Dummy - Dummy Interaction

When we interact two dummy variables, we want to see how the predicted probabilities of a discrete variable depend on the values of another discrete variable. For example, does the relationship between being unemployed (0=working, 1=unemployed) depend on whether someone lives in a rural or urban region?

We, again, run a logistic regression and a linear probability model to investigate this. The plot is given below:

The interpretation here is straight forward and does not differ between logistic regression and the LPM. Unemployed people have a very high probability of being renters, and the probability of renting is higher in urban than in rural regions. People who are not unemployed have a lower probability of renting, especially those in rural regions.

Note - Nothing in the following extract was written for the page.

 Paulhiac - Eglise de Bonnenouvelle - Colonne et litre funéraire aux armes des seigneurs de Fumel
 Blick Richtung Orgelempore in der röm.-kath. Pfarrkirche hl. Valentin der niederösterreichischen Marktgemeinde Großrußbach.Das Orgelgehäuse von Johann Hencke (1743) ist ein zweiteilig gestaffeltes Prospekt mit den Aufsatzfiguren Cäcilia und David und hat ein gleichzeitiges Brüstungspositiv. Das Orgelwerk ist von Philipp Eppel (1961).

Interestingly enough, the results from the LPM are exactly the same as those from logistic regression, and there do not seem to be any nonsensical predicted probabilities!

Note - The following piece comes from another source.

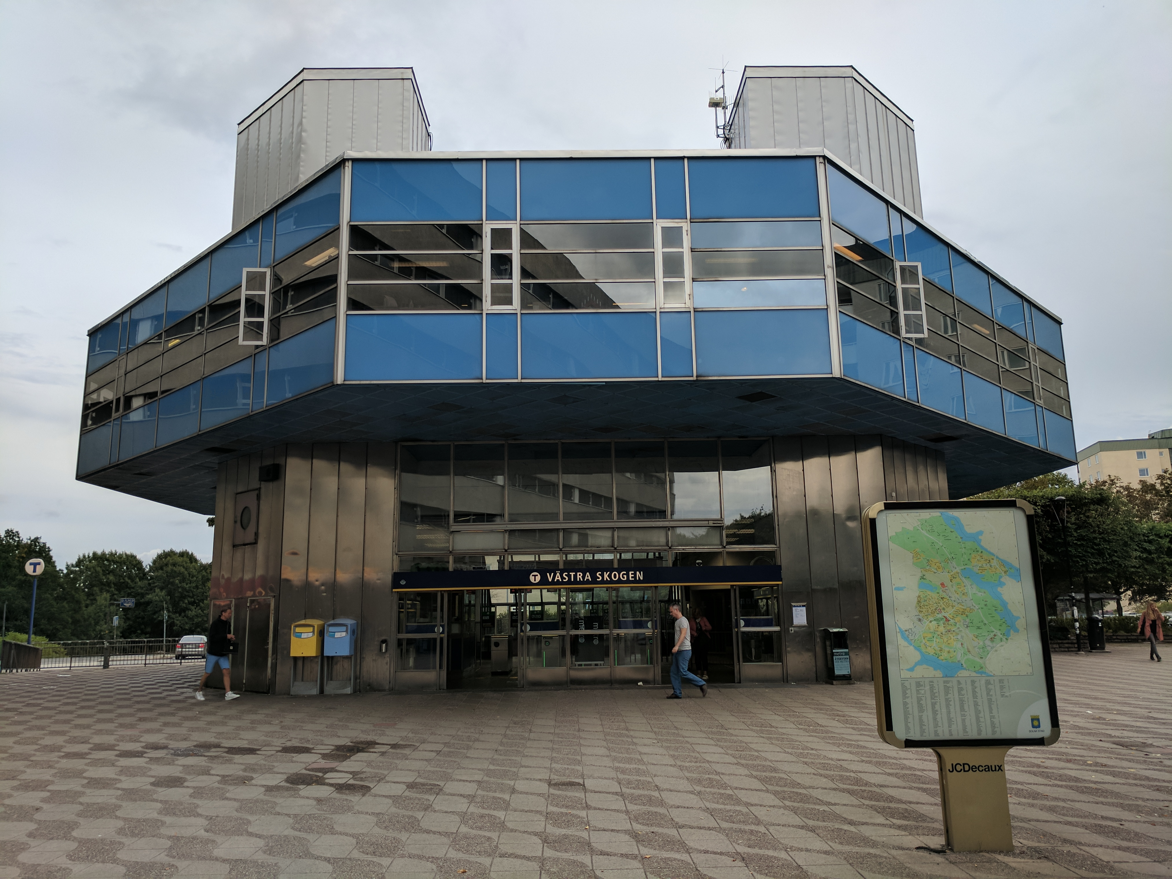 Västra skogen 20170902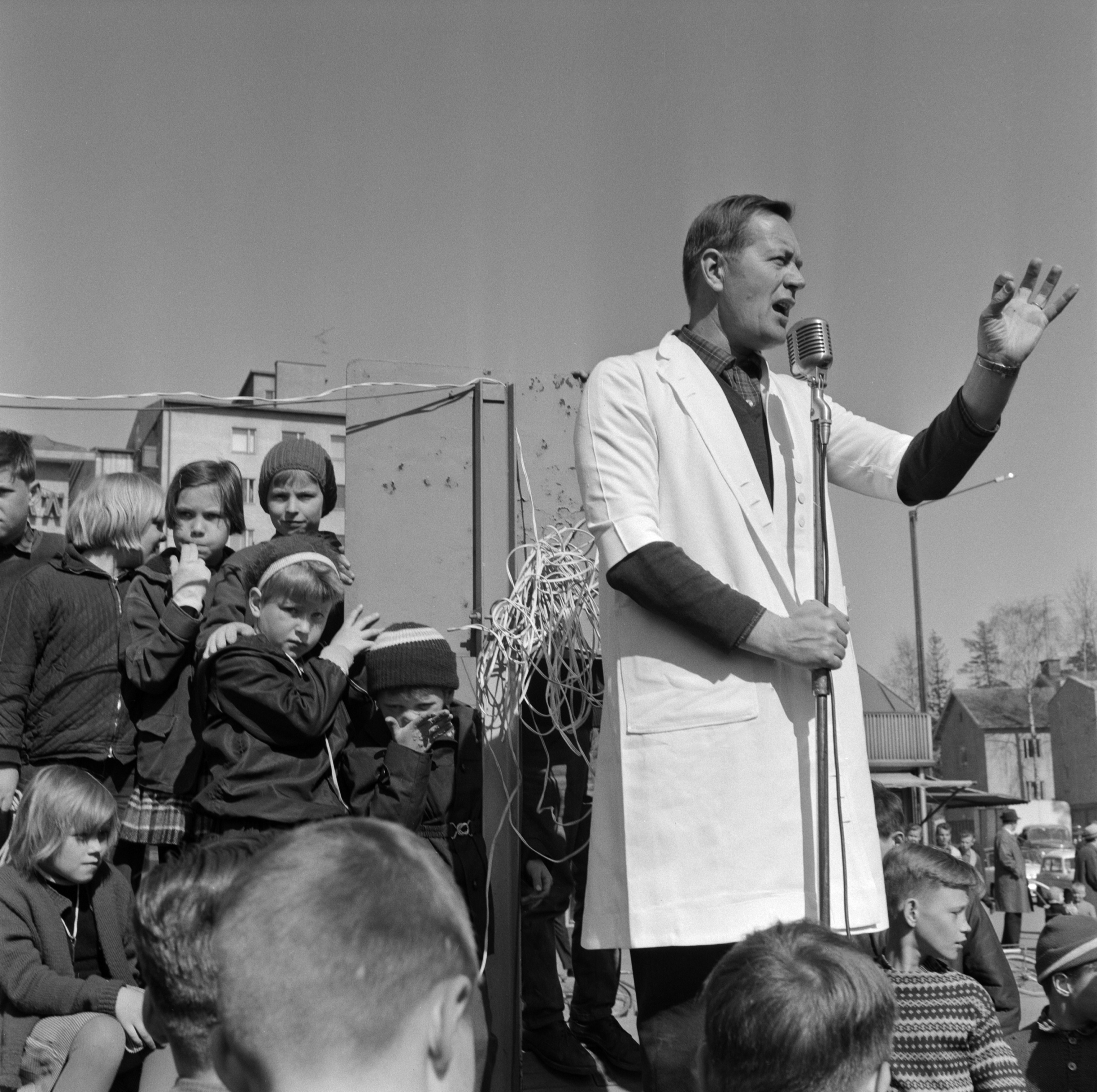 Ihmisiä Herttoniemen torilla pääsiäisenä. Niilo Tarvajärvi pitää puhetta.

Continuous - Continuous Interaction

Lastly, let’s see what happens when we interact two continuous variables. Suppose we want to test how the relationship between wealth and renting depends on how happy people are (x2).

We, again, run a logistic regression and an LPM:

Logistic Regression

The left part of the plot shows that, in logistic regression, the relationship between wealth and renting is, in general, negative: the wealthier someone is, the less likely that someone will be a renter. This relationship depends, however, on how happy someone is. Up until a value of about “1” on wealth, happier people have a higher probability of renting than people who are less happy. At a value of “1” on wealth, the relationship reverses: now, happy people have a lower probability of renting than sad people.

Linear Probability Model

The LPM gets the overall pattern somewhat OK: the gap between the probabilities of happy and less happy people being renters decreases as wealth increases. Unlike logistic regression, the LPM fails to show that the relationship reverses at a value of about “1” on wealth. Instead, the LPM shows the lines to converge around 4.8 on “wealth”. Furthermore, the range of predicted probabilities makes no sense: the y-axis ranges from a bit more than 2(!) to about -0.4. This corresponds to a 200% or -40% probability of renting. Yikes!

Conclusions

What can we learn from all of this?

  1. Interaction effects involving continuous variables are always non-linear in logistic regression (the same goes for main effects). This is due to the model itself: logistic regression is based on a logit transformation of the linear predictor, which keeps the range of the predicted probabilities confined to between zero and one. This means that the coefficient of the interaction might, for example, be negative, but the interaction is likely to be positive for some value of \(x_{1}\) or \(x_{2}\). You pretty much only see this if you plot the interaction.

  2. Interactions in the linear probability model appears to be a good approximation of interactions in logistic regression as long as the variables involved are dummy variables. As soon as a continuous variable is involved in the interaction, LPM interactions can deviate more or less substantially from their logistic counterpart. LPM starts to produce nonsensical predicted probabilities, and the “meaning” of the interaction changes. For example, logistic regression might suggest that the interaction reverses at a certain point, whereas LPM might just show you that differences converge, but do not reverse.

  3. Bonus: If you play around with the simulation, you will see that a tiny change in one of the simulated coefficients might produce astonishingly big changes in the LPM interactions. In that sense, the LPM seems pretty inconsistent.

What are the implications of 1.), 2.), and 3.)?

  1. Be careful when interpreting interaction effects in logistic regression models. The coefficients often do not tell you the whole story.

  2. The LPM is defensible when the model contains only dummy variables, but seems inappropriate when the model/the interaction involves continuous variables. You are very likely to get nonsensical predicted probabilities.

  3. Use logistic regression instead of the LPM. It is closer to the truth and can be more realistically interpreted.